Sicuramente per tutte le domande specifiche su sesso, sessualità, orgasmi e tutti i modi per avere un rapporto sessuale sano e partecipato, il podcast di Leni, Vengo anch’io è un buon punto di partenza, così che, come lei stessa auspica, “domani sia un sesso migliore”. Gli episodi durano abbastanza per dire di aver imparato qualcosa, senza oltrepassare il limite massimo consentito e valicare la soglia dell’attenzione. Se le domande sono molto puntuali e il tempo è molto poco, Sesso e volentieri di Valentina Pontello e Samantha Anselmo, rispettivamente educatrice sessuale e ginecologa, è una soluzione ragionevole. Il target prende tanto l’adolescente che deve scegliere quale contraccettivo usare, quanto la trentenne che ha domande sul piacere anale. Federica Cacciola con Piacere mio. La storia del sesso ci ricorda come sappiamo tutto «anche del chicco di grano biologico da cui è estratta la farina macinata a pietra dei biscotti biosostenibili che mangiamo la mattina», ma spesso ignoriamo tutto della pratica che ci ha permesso di stare al mondo. Le sue sono interviste di circa un’ora, dove discute con personaggi noti di prime volte, threesome, fantasie erotiche e categorie porno predilette. Non la scelta migliore se a muoverci sono quesiti tecnici, ma sicuramente un buon modo per sfatare miti e tabù. Se il sesso è un argomento che irrigidisce, Ars amandi. Non chiamiamoli preliminari è un buon lubrificante.
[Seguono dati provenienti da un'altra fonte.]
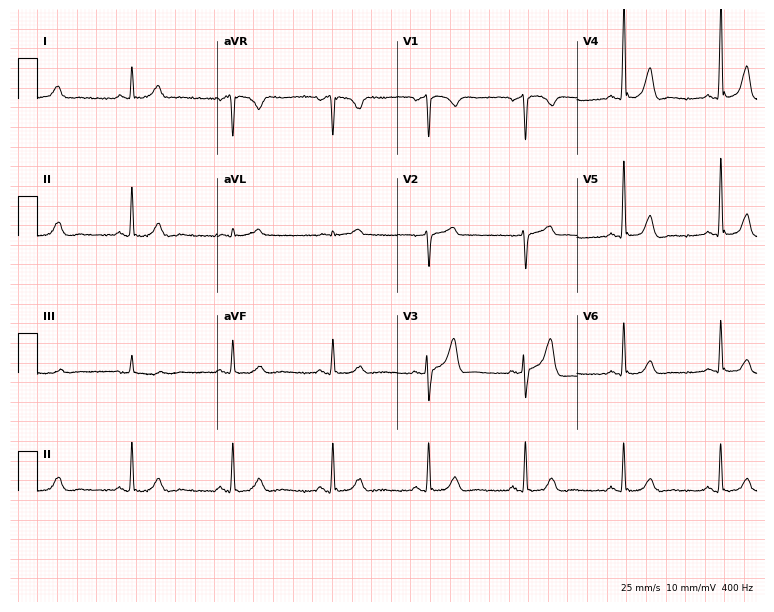
Electrocardiogram (7.3-second recording at 400 Hz), a 52-year-old male. Overall reading on record: normal ECG.

Tra poesie interpretate e orgasmi felici, il podcast di Violeta Benini e Ivan Schisano è simile a una seduta di mindfulness. Del resto come diceva Patrizia Valduga, sesso e poesie «hanno entrambe una funzione erogena e quindi ansiolitica».
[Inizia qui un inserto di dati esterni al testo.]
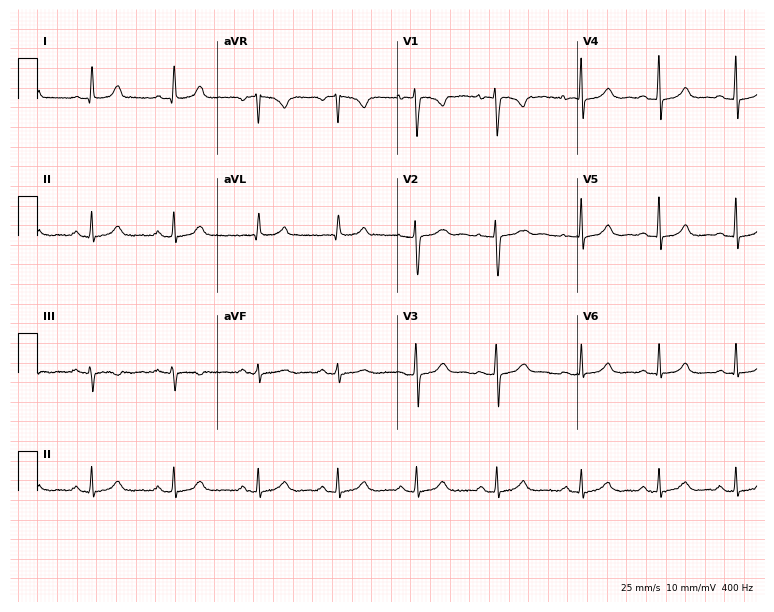
12-lead ECG from a 26-year-old woman (7.3-second recording at 400 Hz). Recorded interpretation: within normal limits.

A questi se ne aggiungono altri, con format più o meno simili, ma l’assenza quasi totale di una reale cultura sessuale, almeno nel nostro Paese, apre letteralmente a infinite possibilità di approfondimento. Probabilmente la mancanza di punti saldi e una base di consapevolezza comune su queste tematichè fa sì che l’esplorazione attraverso i podcast resti ampia, nel tentativo arduo di toccare tutti gli argomenti per colmare ogni carenza. Senza quindi commettere l’ingenuità di sottovalutare il potere trasformativo dei podcast, sarebbe forse altrettanto ingenuo credere di poter delegare soltanto a questi creativi il ruolo di Indiana Jones del pianeta sconosciuto della sex education.